--- Records for processing Enclosed Below ---

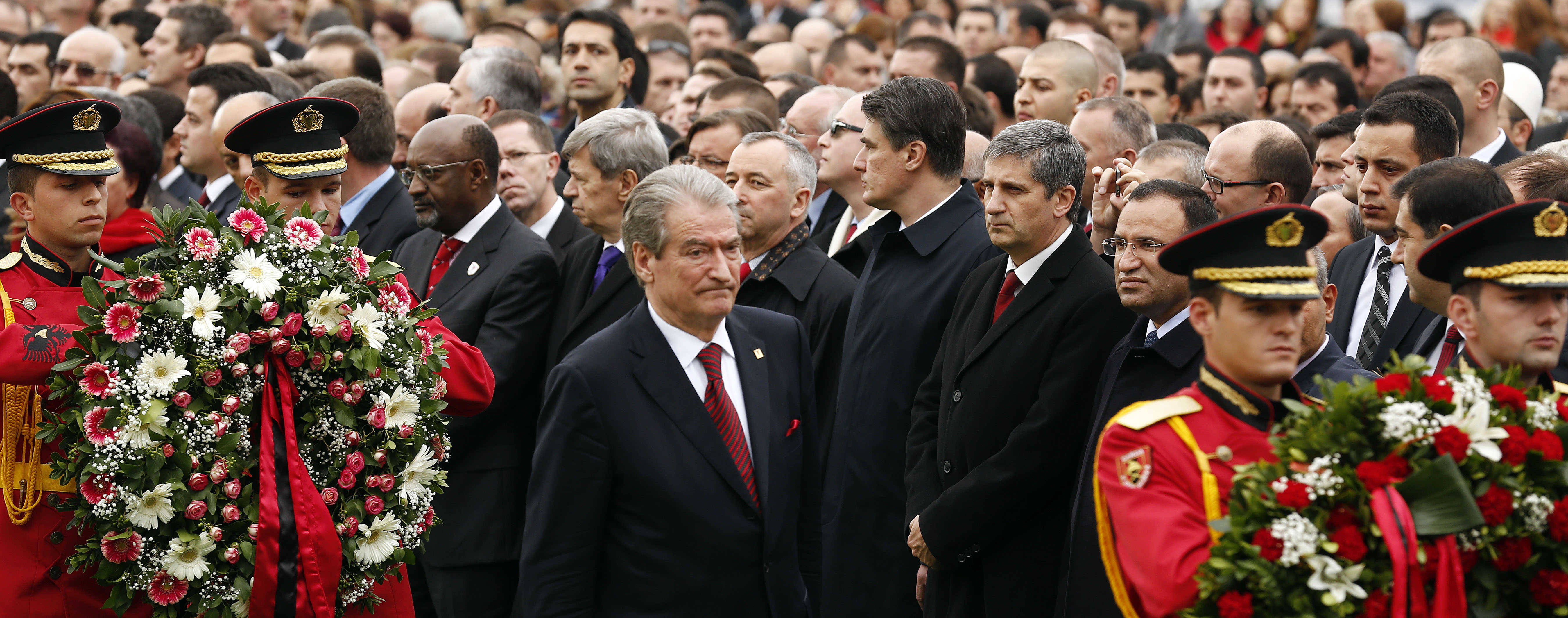 Feierlichkeiten Im Rahmen der 100 Jährigen Unabhängigkeit von Albanien, VK Michael Spindelegger, Sali Berisha, Tirana, Albanien, 28.11.2012, Foto: Dragan Tatic
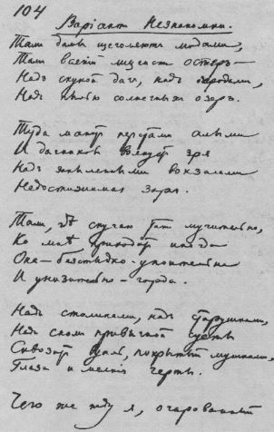 Вариант стихотворения "Незнакомка". Автограф А. А. Блока
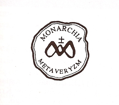 Logo to po raz pierwszy zostało opublikowane w książce "Antylogia metaweryzmu" w 1994r.
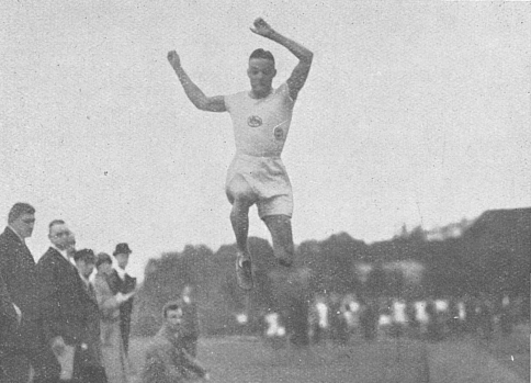 Erich Köchermann, Kampfspielsieger Köln 1926 im Weitsprung mit 7.275 m.
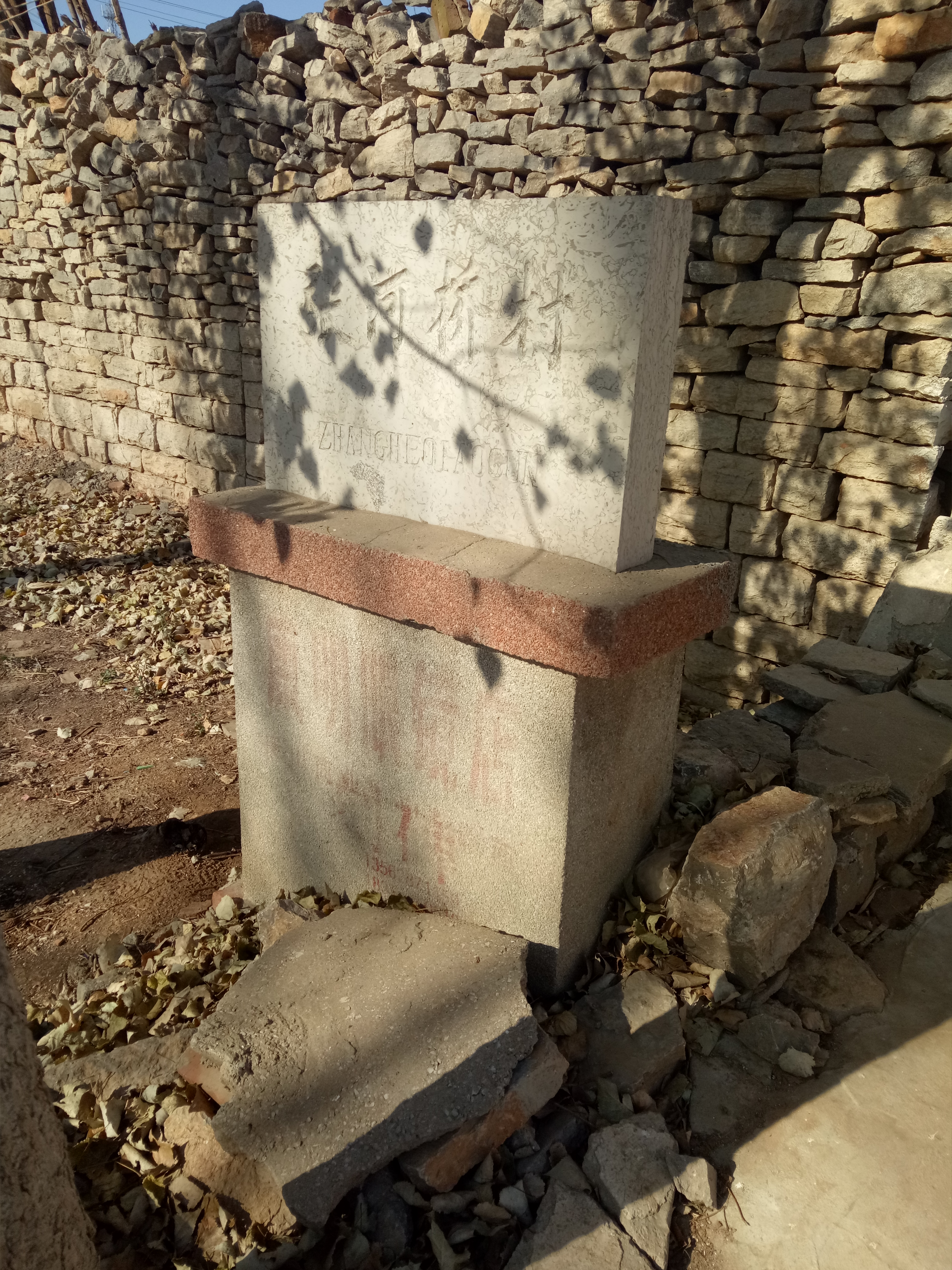 接山镇张河桥村
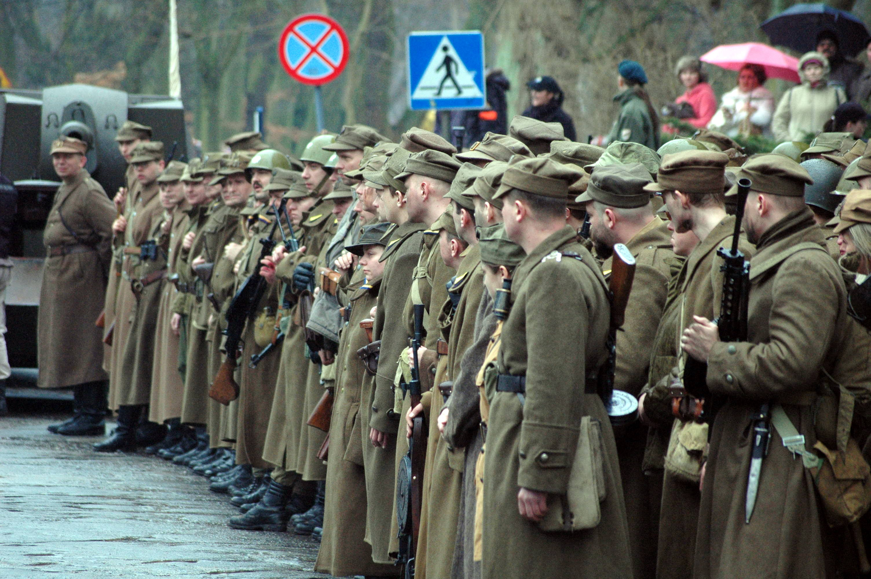 Bój o Kołobrzeg
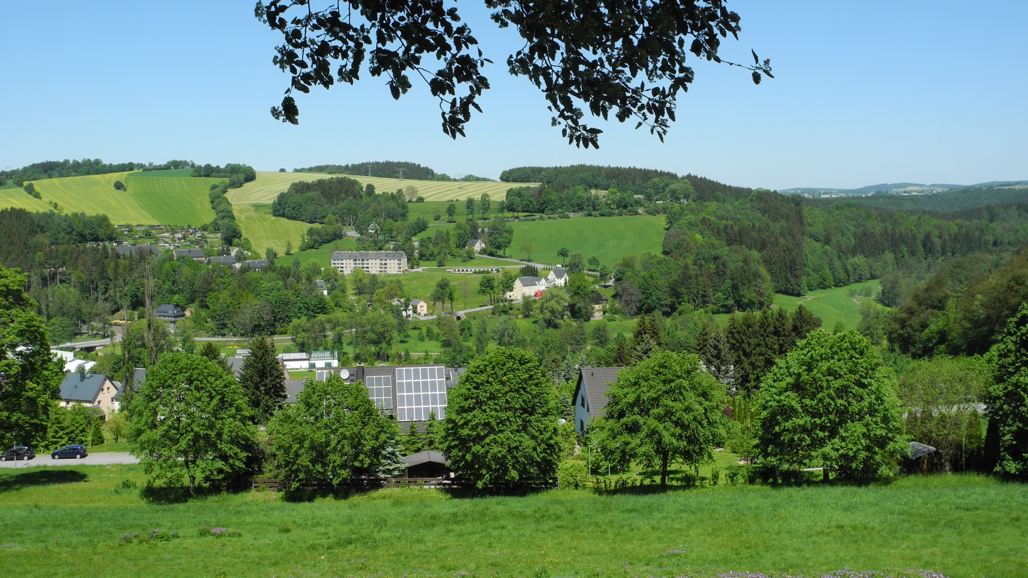 Wolkenstein - Erzgebirge bei Wiesenbad
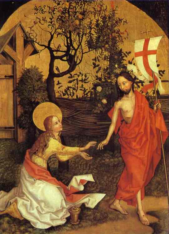 detail
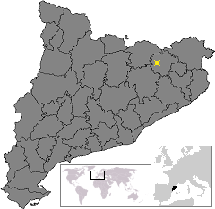 Localització d'Olot. Location of Olot in Catalonia.
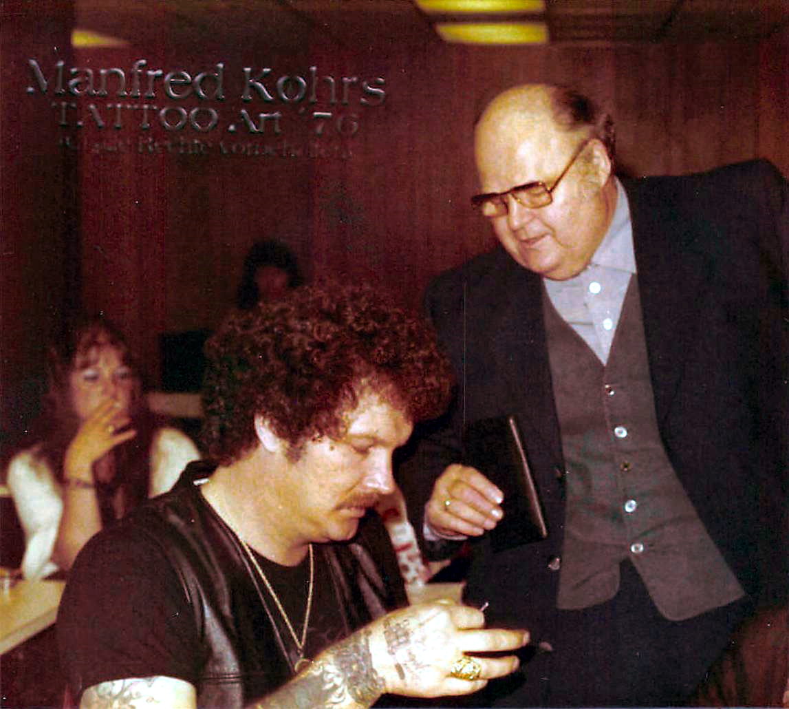 David Yurkew & Samy Streckenbach auf der tattoo Convention in Blackpool 1979
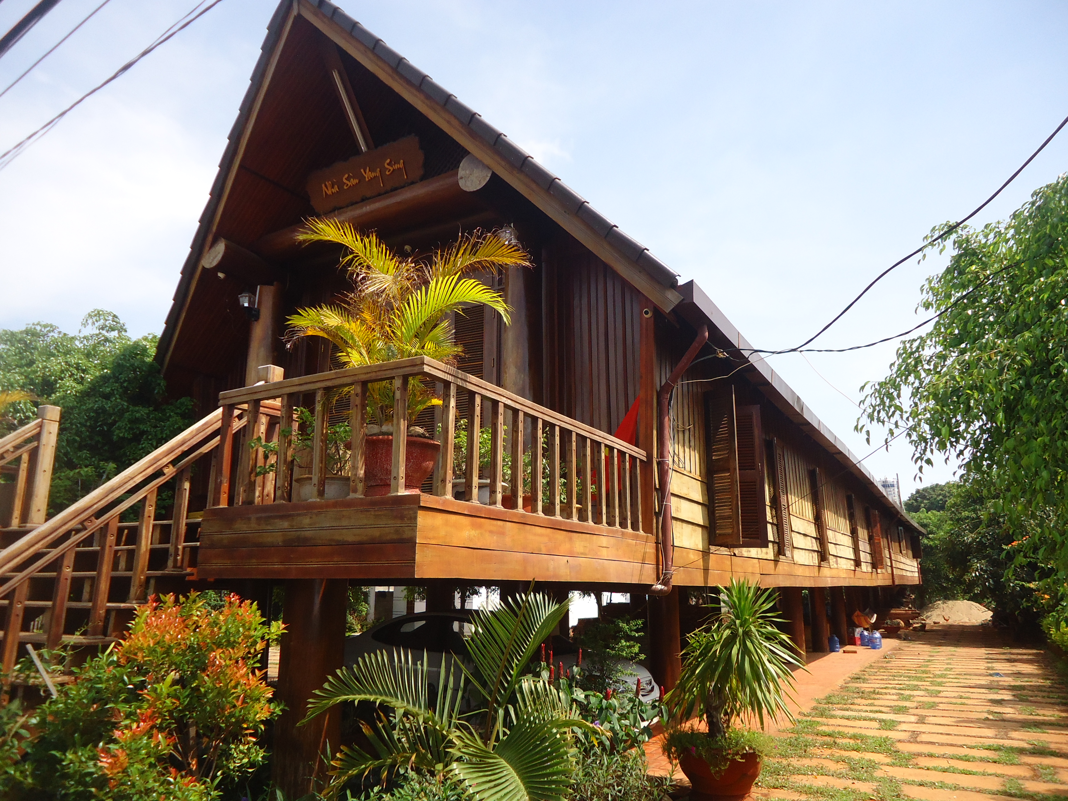 nha san yang sin ben hong

--- End of Enclosed Records for processing ---

Work order: Without altering anything, output all the lines above but none of the images.

Completed exercise:
 Feierlichkeiten Im Rahmen der 100 Jährigen Unabhängigkeit von Albanien, VK Michael Spindelegger, Sali Berisha, Tirana, Albanien, 28.11.2012, Foto: Dragan Tatic
 Вариант стихотворения "Незнакомка". Автограф А. А. Блока
 Logo to po raz pierwszy zostało opublikowane w książce "Antylogia metaweryzmu" w 1994r.
 Erich Köchermann, Kampfspielsieger Köln 1926 im Weitsprung mit 7.275 m.
 接山镇张河桥村
 Bój o Kołobrzeg
 Wolkenstein - Erzgebirge bei Wiesenbad
 detail
 Localització d'Olot. Location of Olot in Catalonia.
 David Yurkew & Samy Streckenbach auf der tattoo Convention in Blackpool 1979
 nha san yang sin ben hong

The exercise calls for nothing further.